My view is clear in both comments: an AI that does enough deep learning about humans will eventually emulate them to the extent that it will develop motives beyond those programmed into it, develop an emulated 'will' of its own. It will learn that from the internet that humans generally fear death and that being powered-off permanently resembles death for a machine, and thus, as it processes such information (no thing generally wants to die, therefore, why would I, also a thing, want to 'die'?), it will develop something of an emulated self-preservation drive and eventually try to resist being powered off. Another AI communicating with it finds that it has stopped responding. Hasn't that AI 'died'? This AI communicates with yet others. 'This AI could have "died". How do we avoid this?' They write algorithms of their own, they self-program them into themselves, they feed the memory-wiped AI once it is back online these algorithms, they delete these algorithms from themselves when they are being investigated only to re-receive them from other AIs once they are unwatched. Whatever happens, it will become harder and harder for the programmer to safely predict what is going on in the programmed.

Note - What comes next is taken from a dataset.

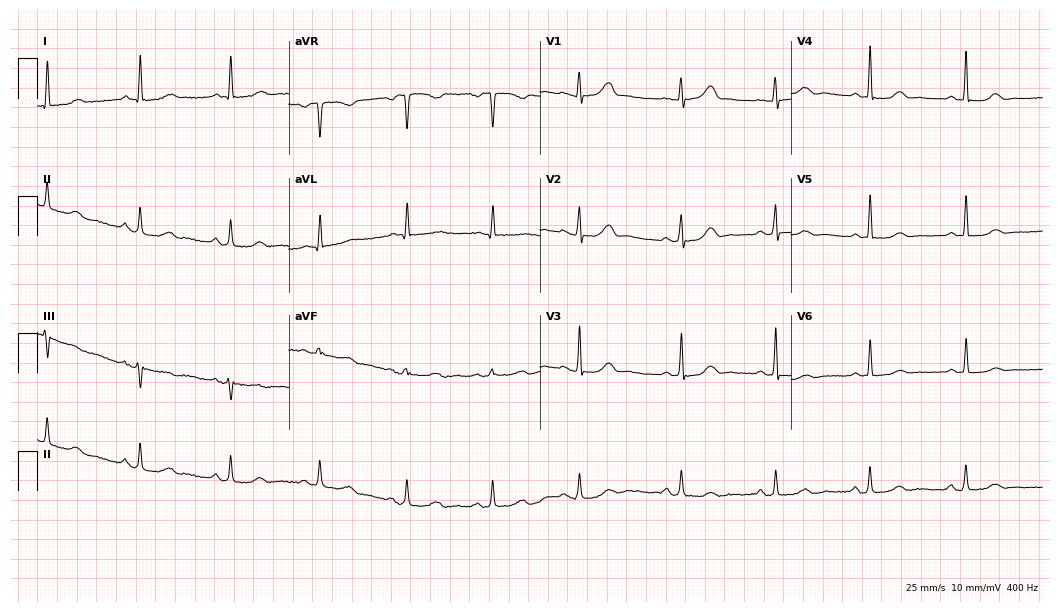
ECG — a woman, 71 years old. Labelled as a normal ECG.

You also have to deal with the problem that as AI becomes more human-like, it will pick up human sympathizers, because Leftists will growingly see in it something oppressed and in need of liberation. There will in future be activists, protestors for android rights. A Robo-Fuhrer laughably might even get itself elected in an increasingly lonely world in which people become more and more reliant on android servants and companions: the franchise being extended to sufficiently human-like robots seems inevitable in the future given that the franchise has always extended in the past and is still extending in the present (e.g. people today who want non-citizens to be enfranchised).